QIRT students pose for a photo in the Legislative Office Building. Photo by Kara Grant.

Like many other schools in New York City, QIRT has received waivers to cover the costs of their AP tests.

Students from 13 other schools across the state participated in the February 12th lobbying excursion. As each student entered the Albany Room in the Legislative Office Building one street over from the state capitol, College Board executives applauded and cheered. Students helped themselves to bagels, muffins, and juice.

At circular tables, each seat came with a navy blue fleece scarf embroidered with The College Board’s logo. Julie Harris-Lawrence, senior director at the College Board and host of AP Day, urged teachers and students alike to wear the scarves all day long.

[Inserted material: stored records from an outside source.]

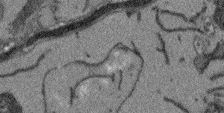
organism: Arabidopsis thaliana
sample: Root tip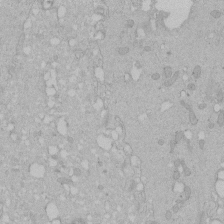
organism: Human
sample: Melanocyte Keratinocyte synapse skin construct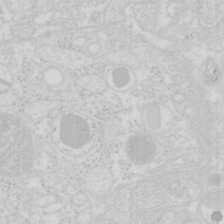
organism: Mouse
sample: Pancreas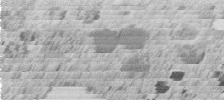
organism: C. elegans
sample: C. elegans embryo early stage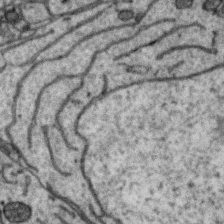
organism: Zebra finch
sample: Brain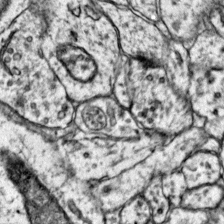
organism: Mouse
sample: Primary visual cortex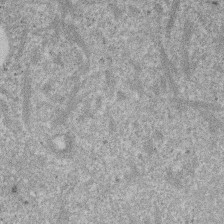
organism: Mouse
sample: Dividing mouse embryo 1 cell stage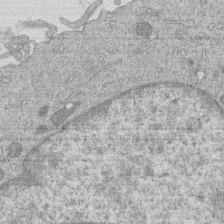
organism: Human
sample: Macrophage cells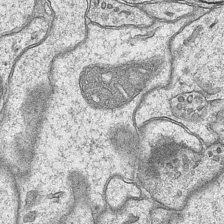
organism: Mouse
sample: CA1 Hippocampus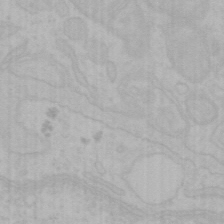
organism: Mouse
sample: Choroid plexus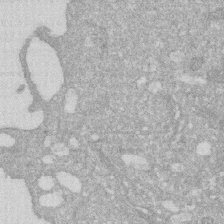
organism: Human
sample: HIV infected U937 cells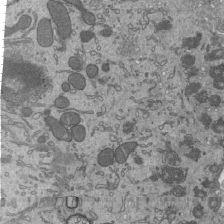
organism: Mouse
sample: Mouse epididymis efferent ductule cilia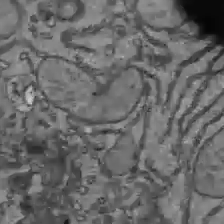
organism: C57BL Mouse
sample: Liver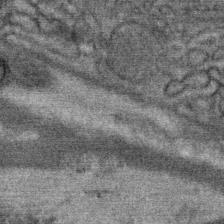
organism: Mouse
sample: Mouse Salivary gland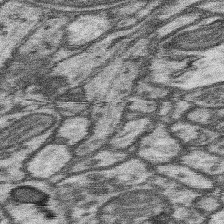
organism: Mouse
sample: Somatosensory cortex neuropil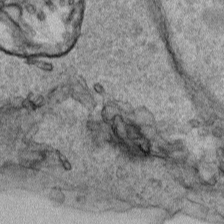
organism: Human
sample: Mitochondria in HCT116 cells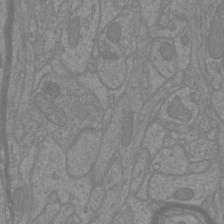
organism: Mouse
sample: Cortical neurons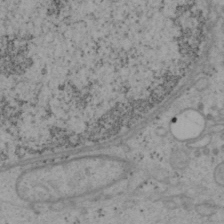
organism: Human
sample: HeLa cells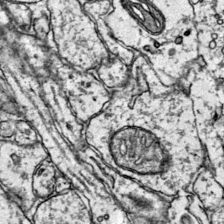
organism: Mouse
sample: Primary visual cortex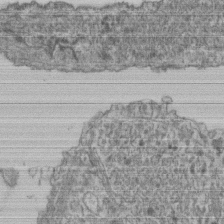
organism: Human
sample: Retinal organoid Rod and Cone cells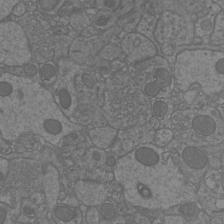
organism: Mouse
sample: Cortical neurons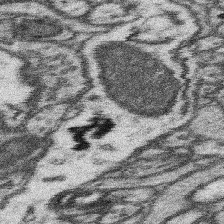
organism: Mouse
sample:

“I want you guys to share the good news about AP,” Harris-Lawrence told the roomful of students. She was preparing the students for the long day ahead of them, one that would be spent knocking on the doors of Assembly members and asking them to vote for the proposed increase in College Board funding.

“You keep smiling until all the cameras are down and all the microphones are off, even if you don’t see any cameras or microphones,” she added. “Plan what you’re going to say and practice it.”

The QIRT students instinctively turned to their de facto captain, Alicia Luna, a gregarious and outspoken high school junior. It was a natural choice. Last year, Alicia took AP Spanish and AP Computer Science, along with other honors classes. This year, her workload has intensified. She’s taking AP Psychology, AP U.S. History, and other college-level courses offered by her school in partnership with the State University of New York.

Alicia would have never been able to take her AP exams without state-funded waivers. She comes from a single-parent household; her mother is a housekeeper, originally from El Salvador, and has to support both Alicia and her younger brother. While she was pregnant with Alicia, she tried to cross the border several times, finally succeeding on her third attempt.

Alicia’s classmates share a very real stake in broadening AP access. The trip to Albany was junior Joseph Miceli’s first time leaving New York City. Known as Joey to his classmates, Miceli is originally from Flushing. But after spending time in a Bronx homeless shelter, he ultimately found housing with his family in the Rockaways.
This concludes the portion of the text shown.